Довольно, довольно… Зачем я говорю о вас? Расскажу лучше о себе. Послушайте мою историю. Для меня аристократия была одним из тех незрелых расстройств, одним из тех ужасных юношеских очарований, о которых неизвестно, родились ли они во мне или были мне навязаны, но с которыми я боролся в литературе, а еще больше — в жизни. И, как это всегда бывает с такой незрелой мифологией, создалось впечатление, что ее можно очень легко преодолеть, и только более глубокий взгляд и более точный счет совести показывают всю ее хищническую живучесть.

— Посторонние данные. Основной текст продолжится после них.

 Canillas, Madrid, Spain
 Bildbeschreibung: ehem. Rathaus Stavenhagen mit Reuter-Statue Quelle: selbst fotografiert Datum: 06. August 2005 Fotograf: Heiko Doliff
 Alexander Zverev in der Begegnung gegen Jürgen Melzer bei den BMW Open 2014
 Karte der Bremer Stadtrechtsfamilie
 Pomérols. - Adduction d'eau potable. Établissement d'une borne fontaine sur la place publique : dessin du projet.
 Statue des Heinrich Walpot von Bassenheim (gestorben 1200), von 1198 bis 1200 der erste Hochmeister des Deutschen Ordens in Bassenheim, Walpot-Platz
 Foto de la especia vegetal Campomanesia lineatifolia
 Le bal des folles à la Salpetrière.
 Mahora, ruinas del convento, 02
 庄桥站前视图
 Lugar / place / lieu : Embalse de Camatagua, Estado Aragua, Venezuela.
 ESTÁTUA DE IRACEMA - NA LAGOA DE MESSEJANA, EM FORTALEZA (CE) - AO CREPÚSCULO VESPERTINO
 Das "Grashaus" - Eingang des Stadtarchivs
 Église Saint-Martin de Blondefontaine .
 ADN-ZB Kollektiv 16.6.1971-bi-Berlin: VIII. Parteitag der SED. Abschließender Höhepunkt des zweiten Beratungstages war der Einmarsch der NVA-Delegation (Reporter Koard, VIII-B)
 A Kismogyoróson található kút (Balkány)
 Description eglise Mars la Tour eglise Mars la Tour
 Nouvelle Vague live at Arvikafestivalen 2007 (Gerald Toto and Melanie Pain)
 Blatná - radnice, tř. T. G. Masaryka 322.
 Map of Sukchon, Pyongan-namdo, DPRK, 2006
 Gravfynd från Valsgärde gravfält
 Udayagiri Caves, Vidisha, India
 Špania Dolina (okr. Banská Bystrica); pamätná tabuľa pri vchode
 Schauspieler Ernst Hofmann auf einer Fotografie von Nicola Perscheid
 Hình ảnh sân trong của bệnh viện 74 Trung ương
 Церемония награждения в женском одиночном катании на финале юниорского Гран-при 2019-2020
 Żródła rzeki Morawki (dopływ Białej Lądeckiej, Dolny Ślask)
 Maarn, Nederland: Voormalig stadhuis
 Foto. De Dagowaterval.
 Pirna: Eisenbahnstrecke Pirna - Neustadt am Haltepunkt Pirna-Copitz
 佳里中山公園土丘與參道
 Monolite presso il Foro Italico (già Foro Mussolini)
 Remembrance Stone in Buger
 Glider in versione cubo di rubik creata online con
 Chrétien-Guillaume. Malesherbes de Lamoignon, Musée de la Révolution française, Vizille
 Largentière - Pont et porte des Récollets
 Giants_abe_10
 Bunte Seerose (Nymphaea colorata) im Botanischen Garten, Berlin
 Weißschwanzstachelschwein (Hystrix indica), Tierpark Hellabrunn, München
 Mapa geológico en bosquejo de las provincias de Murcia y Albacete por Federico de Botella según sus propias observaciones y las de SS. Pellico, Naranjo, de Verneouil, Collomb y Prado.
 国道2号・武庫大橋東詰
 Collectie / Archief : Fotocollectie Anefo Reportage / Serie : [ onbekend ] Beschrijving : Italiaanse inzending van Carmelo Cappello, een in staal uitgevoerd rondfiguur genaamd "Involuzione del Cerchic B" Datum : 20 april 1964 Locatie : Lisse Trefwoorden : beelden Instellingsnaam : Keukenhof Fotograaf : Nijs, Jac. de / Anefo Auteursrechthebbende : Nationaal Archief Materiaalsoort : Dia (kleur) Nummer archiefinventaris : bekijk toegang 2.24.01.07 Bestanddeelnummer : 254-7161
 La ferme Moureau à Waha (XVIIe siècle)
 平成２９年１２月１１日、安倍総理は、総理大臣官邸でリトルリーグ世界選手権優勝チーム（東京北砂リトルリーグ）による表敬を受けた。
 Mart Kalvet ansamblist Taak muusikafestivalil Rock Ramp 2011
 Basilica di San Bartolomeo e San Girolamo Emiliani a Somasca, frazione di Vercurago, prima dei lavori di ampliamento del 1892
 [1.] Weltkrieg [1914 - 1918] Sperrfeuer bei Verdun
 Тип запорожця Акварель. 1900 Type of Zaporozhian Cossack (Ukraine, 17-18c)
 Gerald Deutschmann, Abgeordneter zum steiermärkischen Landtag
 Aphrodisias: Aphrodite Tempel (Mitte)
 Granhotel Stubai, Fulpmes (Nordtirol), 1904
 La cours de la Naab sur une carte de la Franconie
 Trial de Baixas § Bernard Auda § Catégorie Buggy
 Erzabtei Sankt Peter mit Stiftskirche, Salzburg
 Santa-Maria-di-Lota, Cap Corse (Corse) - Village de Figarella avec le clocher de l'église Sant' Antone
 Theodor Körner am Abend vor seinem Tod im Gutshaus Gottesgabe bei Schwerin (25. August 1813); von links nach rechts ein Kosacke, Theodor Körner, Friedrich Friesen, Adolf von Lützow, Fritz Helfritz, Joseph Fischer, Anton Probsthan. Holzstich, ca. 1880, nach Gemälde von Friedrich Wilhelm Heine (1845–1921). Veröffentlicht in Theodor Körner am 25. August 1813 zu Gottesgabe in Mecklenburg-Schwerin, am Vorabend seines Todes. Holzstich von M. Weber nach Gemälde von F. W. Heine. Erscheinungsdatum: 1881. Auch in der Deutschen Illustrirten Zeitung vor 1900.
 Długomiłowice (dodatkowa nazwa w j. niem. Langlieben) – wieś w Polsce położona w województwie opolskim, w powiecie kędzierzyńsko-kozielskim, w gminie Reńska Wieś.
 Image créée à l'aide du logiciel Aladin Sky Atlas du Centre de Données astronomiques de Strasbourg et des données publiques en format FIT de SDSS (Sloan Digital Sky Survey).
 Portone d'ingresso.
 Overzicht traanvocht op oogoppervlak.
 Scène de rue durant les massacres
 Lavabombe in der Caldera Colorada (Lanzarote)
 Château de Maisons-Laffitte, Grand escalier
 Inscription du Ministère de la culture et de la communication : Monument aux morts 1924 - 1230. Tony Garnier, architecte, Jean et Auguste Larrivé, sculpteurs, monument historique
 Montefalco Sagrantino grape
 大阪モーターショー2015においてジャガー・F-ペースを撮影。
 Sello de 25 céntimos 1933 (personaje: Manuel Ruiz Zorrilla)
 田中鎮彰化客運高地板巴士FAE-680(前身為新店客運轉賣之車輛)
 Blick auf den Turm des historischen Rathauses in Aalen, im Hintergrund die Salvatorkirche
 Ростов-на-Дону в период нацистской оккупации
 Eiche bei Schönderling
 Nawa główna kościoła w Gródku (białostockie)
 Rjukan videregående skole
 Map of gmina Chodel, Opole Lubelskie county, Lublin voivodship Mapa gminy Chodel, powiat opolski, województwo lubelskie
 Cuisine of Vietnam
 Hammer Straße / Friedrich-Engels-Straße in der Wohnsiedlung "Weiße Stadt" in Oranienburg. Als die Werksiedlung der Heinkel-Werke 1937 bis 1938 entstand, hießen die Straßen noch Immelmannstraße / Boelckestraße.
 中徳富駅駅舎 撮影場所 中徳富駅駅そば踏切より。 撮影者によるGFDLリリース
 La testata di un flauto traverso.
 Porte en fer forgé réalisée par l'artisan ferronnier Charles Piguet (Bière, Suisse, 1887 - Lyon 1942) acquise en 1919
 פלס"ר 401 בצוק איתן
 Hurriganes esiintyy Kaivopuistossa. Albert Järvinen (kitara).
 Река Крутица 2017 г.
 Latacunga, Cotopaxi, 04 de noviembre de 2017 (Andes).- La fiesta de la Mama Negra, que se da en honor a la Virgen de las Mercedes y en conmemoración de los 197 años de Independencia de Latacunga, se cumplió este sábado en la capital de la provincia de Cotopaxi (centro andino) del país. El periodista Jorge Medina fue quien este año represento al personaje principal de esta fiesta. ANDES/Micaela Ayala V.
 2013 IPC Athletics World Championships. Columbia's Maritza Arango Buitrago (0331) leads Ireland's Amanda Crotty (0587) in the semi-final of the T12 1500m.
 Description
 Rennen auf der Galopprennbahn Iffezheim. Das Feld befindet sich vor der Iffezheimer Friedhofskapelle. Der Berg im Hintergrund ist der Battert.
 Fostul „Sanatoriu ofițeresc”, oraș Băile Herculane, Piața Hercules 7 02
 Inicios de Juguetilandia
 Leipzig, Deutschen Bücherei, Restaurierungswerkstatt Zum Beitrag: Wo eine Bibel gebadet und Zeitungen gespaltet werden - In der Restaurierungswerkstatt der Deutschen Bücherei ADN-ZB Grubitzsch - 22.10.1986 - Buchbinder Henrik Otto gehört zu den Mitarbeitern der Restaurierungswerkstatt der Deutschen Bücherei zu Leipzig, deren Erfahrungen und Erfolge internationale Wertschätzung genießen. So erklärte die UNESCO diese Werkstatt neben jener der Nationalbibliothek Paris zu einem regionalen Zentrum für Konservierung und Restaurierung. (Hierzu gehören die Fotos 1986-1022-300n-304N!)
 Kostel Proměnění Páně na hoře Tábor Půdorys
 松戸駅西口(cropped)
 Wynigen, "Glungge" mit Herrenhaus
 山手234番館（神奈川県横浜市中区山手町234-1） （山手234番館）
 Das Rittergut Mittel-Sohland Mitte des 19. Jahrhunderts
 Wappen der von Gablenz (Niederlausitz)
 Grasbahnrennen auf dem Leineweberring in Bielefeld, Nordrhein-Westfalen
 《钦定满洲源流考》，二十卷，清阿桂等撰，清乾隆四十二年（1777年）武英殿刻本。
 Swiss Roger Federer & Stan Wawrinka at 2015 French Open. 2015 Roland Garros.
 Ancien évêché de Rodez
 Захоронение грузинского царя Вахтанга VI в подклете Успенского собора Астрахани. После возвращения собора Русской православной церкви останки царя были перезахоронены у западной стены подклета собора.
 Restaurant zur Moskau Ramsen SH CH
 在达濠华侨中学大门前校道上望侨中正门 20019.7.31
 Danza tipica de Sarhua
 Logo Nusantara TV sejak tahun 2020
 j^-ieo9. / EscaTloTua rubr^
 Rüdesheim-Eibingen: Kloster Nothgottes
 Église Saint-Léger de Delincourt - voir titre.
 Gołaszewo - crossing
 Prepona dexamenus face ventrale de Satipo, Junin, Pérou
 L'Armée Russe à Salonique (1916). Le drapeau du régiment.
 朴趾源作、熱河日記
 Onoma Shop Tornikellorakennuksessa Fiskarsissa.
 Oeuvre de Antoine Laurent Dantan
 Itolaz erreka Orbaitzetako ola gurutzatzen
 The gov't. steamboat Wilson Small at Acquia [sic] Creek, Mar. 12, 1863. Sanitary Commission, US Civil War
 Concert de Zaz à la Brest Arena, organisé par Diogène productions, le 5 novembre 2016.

Что касается меня: разве я не мог просто пренебречь снобизмом и обратить его в ничто, прикрываясь фразами, приготовленными на этот случай: «Нет, это не по мне, для меня не титул имеет значение, а сам человек, нет, кто теперь верит в эти смешные суеверия!» И, говоря так, я не солгал бы, поскольку это действительно соответствует моему пониманию, я бы сказал, прогрессивному и очищенному от извечной глупости. Однако, будучи правдой, эти слова были бы правдой только до определенной степени. Такая постановка вопроса, по-моему, не вполне интеллигентна и свидетельствует о поверхностном подходе, поскольку сила любой незрелой мифологии зиждется на том, что она дает о себе знать, даже если мы ее не признаем и прекрасно понимаем, что это чепуха. Достаточно, чтобы к такому прогрессисту, который объявил о своем освобождении от предрассудков, приблизился самый настоящий князь, как всё его «равенство» станет в нем трудолюбиво стирающим грань, натужным, более того — он должен будет постоянно быть начеку, чтобы не скатиться в неравенство! Тебе приходится от чего-то защищаться — вот тебе лучший довод, что это что-то существует! Дела не всегда обстоят так гладко, как того желала бы демократическая добропорядочность.
И нетрудно понять, почему с этими иерархиями обязаны считаться даже самые прогрессивные. Не потому ли, что даже если маркиз тебе не нравится, он нравится другим, и ты вынужден считаться с другими. У тебя не получится запанибрата обратиться к кому-нибудь, перед кем склоняют головы другие — и не стоит за глаза обзывать их глупцами — незрелость всегда находит своих людей и ими держится. Можно было бы также сказать, что, не признавая личной ценности аристократа, мы теряем чувствительность к тому факту, что он — продукт многовековой роскоши (по которой мы все вздыхаем), олицетворение богатства, беспечности, свободы, что он — продукт той среды, которая — справедливо или нет — возвысилась над нищетой жизни. Родовая аристократия не отличается достоинствами. Здесь встречаются и плохо воспитанные люди. Это не самые светлые умы и зачастую размягченные и неприятные характеры. Это весьма дурная эстетика и довольно сомнительный шарм. Их слуги в общем гораздо лучше их, даже в смысле манер. Но пороки аристократии проистекают из ее образа жизни и являются свидетельством ее жизненного уровня, который нам так нравится, вопреки моральной и эстетической природе явления. Можно также добавить, что аристократия притягивает и восхищает, как все герметические, эксклюзивные миры, у которых есть свой секрет; она нас манит той самой тайной, которая блестела и переливалась перед Прустом и в группке jeunes filles en fleur[46], и в салоне г-жи де Германт.